= Alison Barth =

American neuroscientist

Alison Barth is a fellow of the American Association for the Advancement of Science. and the Maxwell H. and Gloria C. Connan Professor of Life Sciences, Biological Sciences and Neuroscience Institute at Carnegie Mellon University.

== Early life and education ==
Alison Barth was born in the state of Maryland, but her family later moved to the states of Kansas, Wisconsin, and Ohio throughout her childhood. She received a Bachelor of Arts in biology from Brown University. She received her Ph.D. in Molecular and Cell Biology from the University of California, Berkeley (1997), and conducted her post-doctoral research in neurophysiology at Stanford University (2001).

== Research and career ==
During her time at Stanford University, Barth developed and filed a provisional patent for the “fosGFP” mouse, a transgenic mouse that labels green fluorescent protein (GFP) expression in vivo and visualizes neurons undergoing plasticity.

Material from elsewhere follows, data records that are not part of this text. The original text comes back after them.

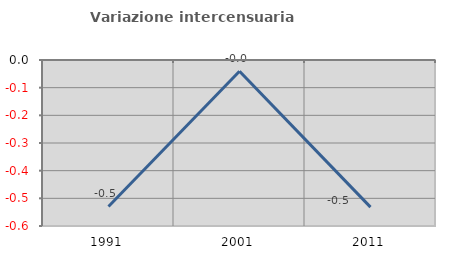
| Category | Variazione intercensuaria annua |
|---|---|
| 1991.0 | -0.529 |
| 2001.0 | -0.041 |
| 2011.0 | -0.532 |
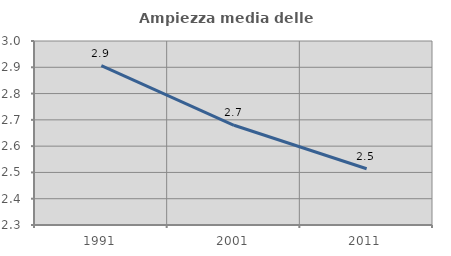
| Category | Ampiezza media delle famiglie |
|---|---|
| 1991.0 | 2.906 |
| 2001.0 | 2.679 |
| 2011.0 | 2.514 |
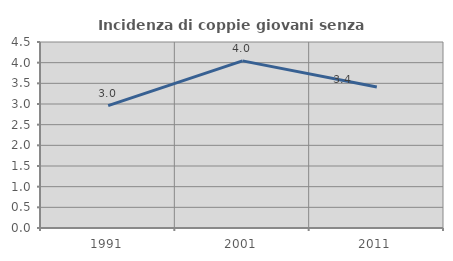
| Category | Incidenza di coppie giovani senza figli |
|---|---|
| 1991.0 | 2.962 |
| 2001.0 | 4.044 |
| 2011.0 | 3.412 |
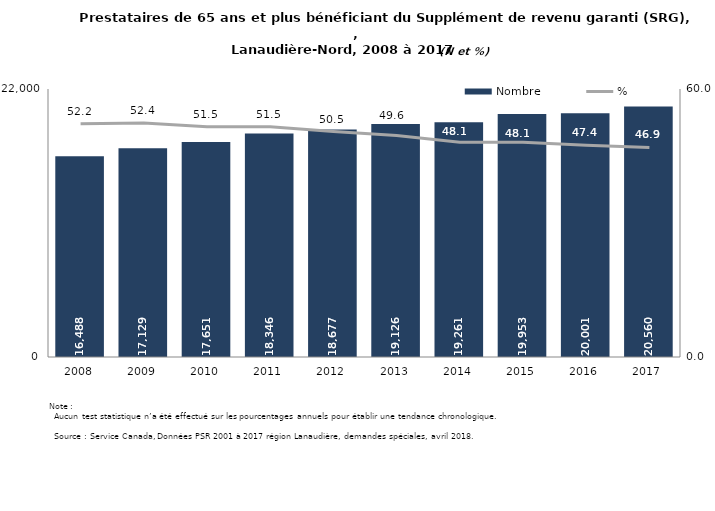
| Category | Nombre |
|---|---|
| 2008.0 | 16488 |
| 2009.0 | 17129 |
| 2010.0 | 17651 |
| 2011.0 | 18346 |
| 2012.0 | 18677 |
| 2013.0 | 19126 |
| 2014.0 | 19261 |
| 2015.0 | 19953 |
| 2016.0 | 20001 |
| 2017.0 | 20560 |
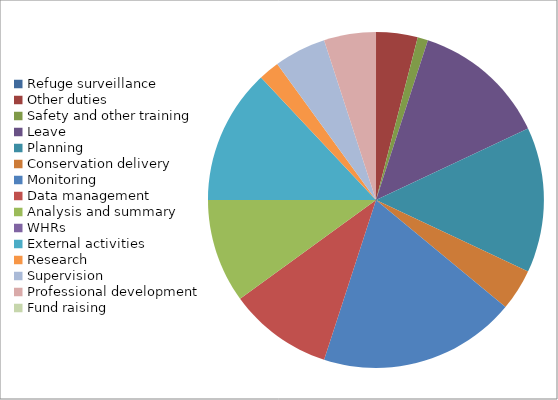
| Category | Series 0 |
|---|---|
| Refuge surveillance | 0 |
| Other duties | 4 |
| Safety and other training | 1 |
| Leave | 13 |
| Planning | 14 |
| Conservation delivery | 4 |
| Monitoring | 19 |
| Data management | 10 |
| Analysis and summary | 10 |
| WHRs | 0 |
| External activities | 13 |
| Research | 2 |
| Supervision | 5 |
| Professional development | 5 |
| Fund raising | 0 |
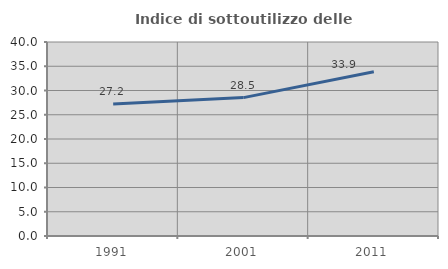
| Category | Indice di sottoutilizzo delle abitazioni  |
|---|---|
| 1991.0 | 27.207 |
| 2001.0 | 28.532 |
| 2011.0 | 33.867 |
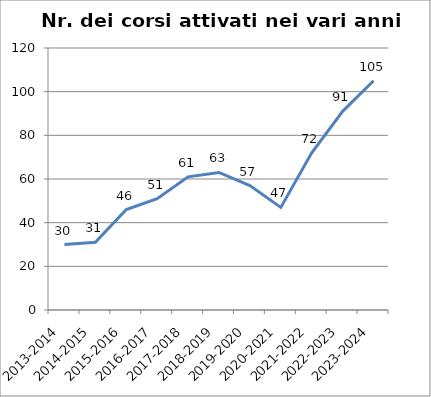
| Category | Nr. Corsi Attivati |
|---|---|
| 2013-2014 | 30 |
| 2014-2015 | 31 |
| 2015-2016 | 46 |
| 2016-2017 | 51 |
| 2017-2018 | 61 |
| 2018-2019 | 63 |
| 2019-2020 | 57 |
| 2020-2021 | 47 |
| 2021-2022 | 72 |
| 2022-2023 | 91 |
| 2023-2024 | 105 |
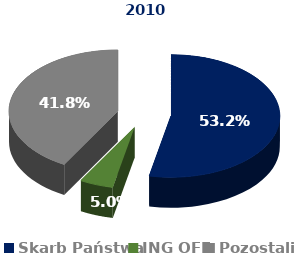
| Category | 2010 | Series 1 |
|---|---|---|
| Skarb Państwa | 0.532 |  |
| ING OFE | 0.05 |  |
| Pozostali | 0.418 |  |
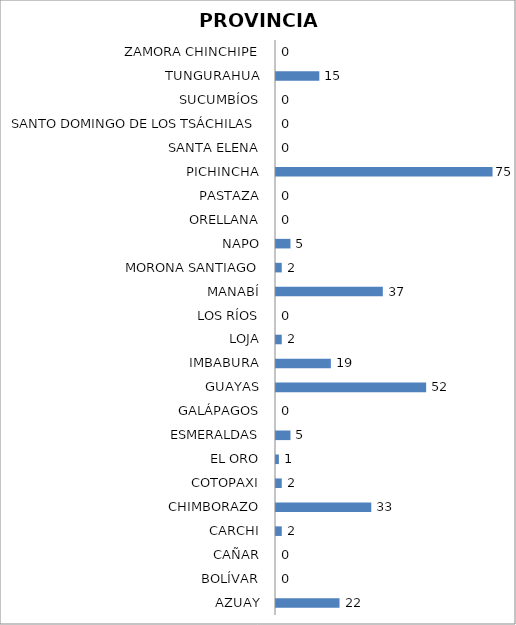
| Category | Series 0 |
|---|---|
| AZUAY | 22 |
| BOLÍVAR | 0 |
| CAÑAR | 0 |
| CARCHI | 2 |
| CHIMBORAZO | 33 |
| COTOPAXI | 2 |
| EL ORO | 1 |
| ESMERALDAS | 5 |
| GALÁPAGOS | 0 |
| GUAYAS | 52 |
| IMBABURA | 19 |
| LOJA | 2 |
| LOS RÍOS | 0 |
| MANABÍ | 37 |
| MORONA SANTIAGO | 2 |
| NAPO | 5 |
| ORELLANA | 0 |
| PASTAZA | 0 |
| PICHINCHA | 75 |
| SANTA ELENA | 0 |
| SANTO DOMINGO DE LOS TSÁCHILAS | 0 |
| SUCUMBÍOS | 0 |
| TUNGURAHUA | 15 |
| ZAMORA CHINCHIPE | 0 |
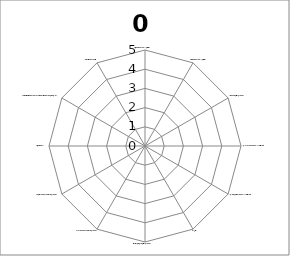
| Category | 0 |
|---|---|
| Intrapersoonlijke kwaliteiten | 0 |
| Interpersoonlijke kwaliteiten | 0 |
| Procesmatig handelen | 0 |
| Vakinhoudelijke deskundigheid | 0 |
| Vakdidactische deskundigheid | 0 |
| TPACK | 0 |
| Curriculair planmatig handelen | 0 |
| Inhoudelijk consistent handelen | 0 |
| Relationeel consistent handelen | 0 |
| Infrastructuur | 0 |
| Instellingsgebonden en juridisch geldende afspraken | 0 |
| Vormingsbehoefte | 0 |
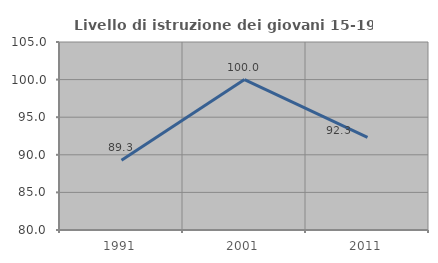
| Category | Livello di istruzione dei giovani 15-19 anni |
|---|---|
| 1991.0 | 89.286 |
| 2001.0 | 100 |
| 2011.0 | 92.308 |
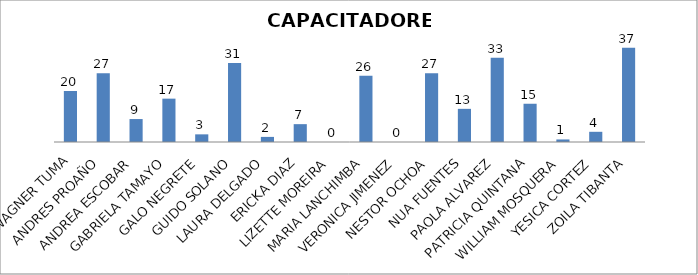
| Category | Series 0 |
|---|---|
| WAGNER TUMA | 20 |
| ANDRES PROAÑO | 27 |
| ANDREA ESCOBAR | 9 |
| GABRIELA TAMAYO | 17 |
| GALO NEGRETE | 3 |
| GUIDO SOLANO | 31 |
| LAURA DELGADO | 2 |
| ERICKA DIAZ | 7 |
| LIZETTE MOREIRA | 0 |
| MARIA LANCHIMBA | 26 |
| VERONICA JIMENEZ | 0 |
| NESTOR OCHOA | 27 |
| NUA FUENTES | 13 |
| PAOLA ALVAREZ | 33 |
| PATRICIA QUINTANA | 15 |
| WILLIAM MOSQUERA | 1 |
| YESICA CORTEZ | 4 |
| ZOILA TIBANTA | 37 |
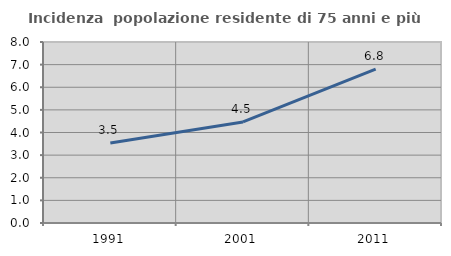
| Category | Incidenza  popolazione residente di 75 anni e più |
|---|---|
| 1991.0 | 3.535 |
| 2001.0 | 4.468 |
| 2011.0 | 6.801 |
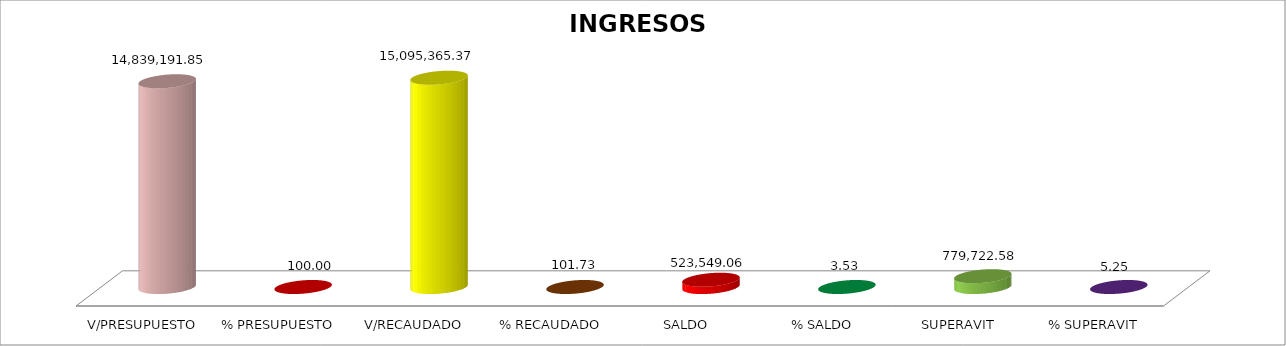
| Category | INGRESOS  CORRIENTES |
|---|---|
| V/PRESUPUESTO | 14839191.85 |
| % PRESUPUESTO | 100 |
| V/RECAUDADO | 15095365.37 |
| % RECAUDADO | 101.726 |
| SALDO | 523549.06 |
| % SALDO | 3.528 |
| SUPERAVIT | 779722.58 |
| % SUPERAVIT | 5.254 |
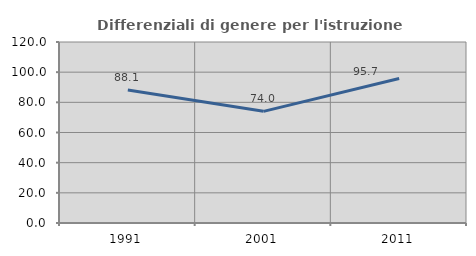
| Category | Differenziali di genere per l'istruzione superiore |
|---|---|
| 1991.0 | 88.147 |
| 2001.0 | 74.026 |
| 2011.0 | 95.746 |
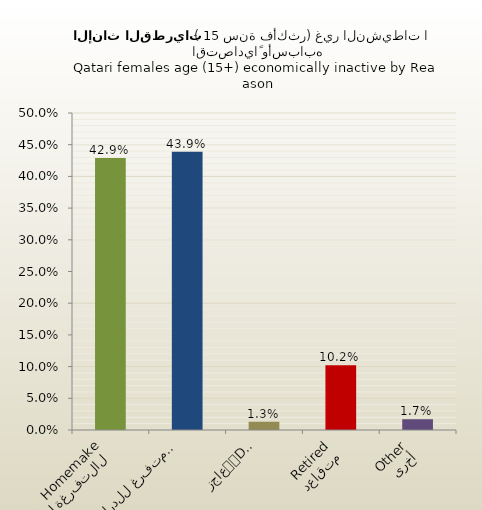
| Category | الاناث القطريات |
|---|---|
| التفرغة لأعمال المنزل
Homemaker | 0.429 |
| متفرغ للدراسة
Student | 0.439 |
| عاجز
Disabled | 0.013 |
| متقاعد
Retired | 0.102 |
| أخرى
Other | 0.017 |

At Carnegie Mellon University, Barth's research focuses on understanding how the brain changes in response to experience, particularly in the context of learning and memory. She studies the somatosensory cortex of rodents, investigating how synapses are altered as animals undergo different types of experiences.

== Honors and awards ==
In 2012, she received the McKnight Foundation's Memory and Cognitive Disorders Award. In 2014, she received the Kaufman Grant to study neural communication in the cerebral cortex.

She was awarded the Society for Neuroscience's Research Award for Innovation in Neuroscience and the Career Development Award in 2008, and she received the Humboldt Foundation's Bessel Research Award in 2009.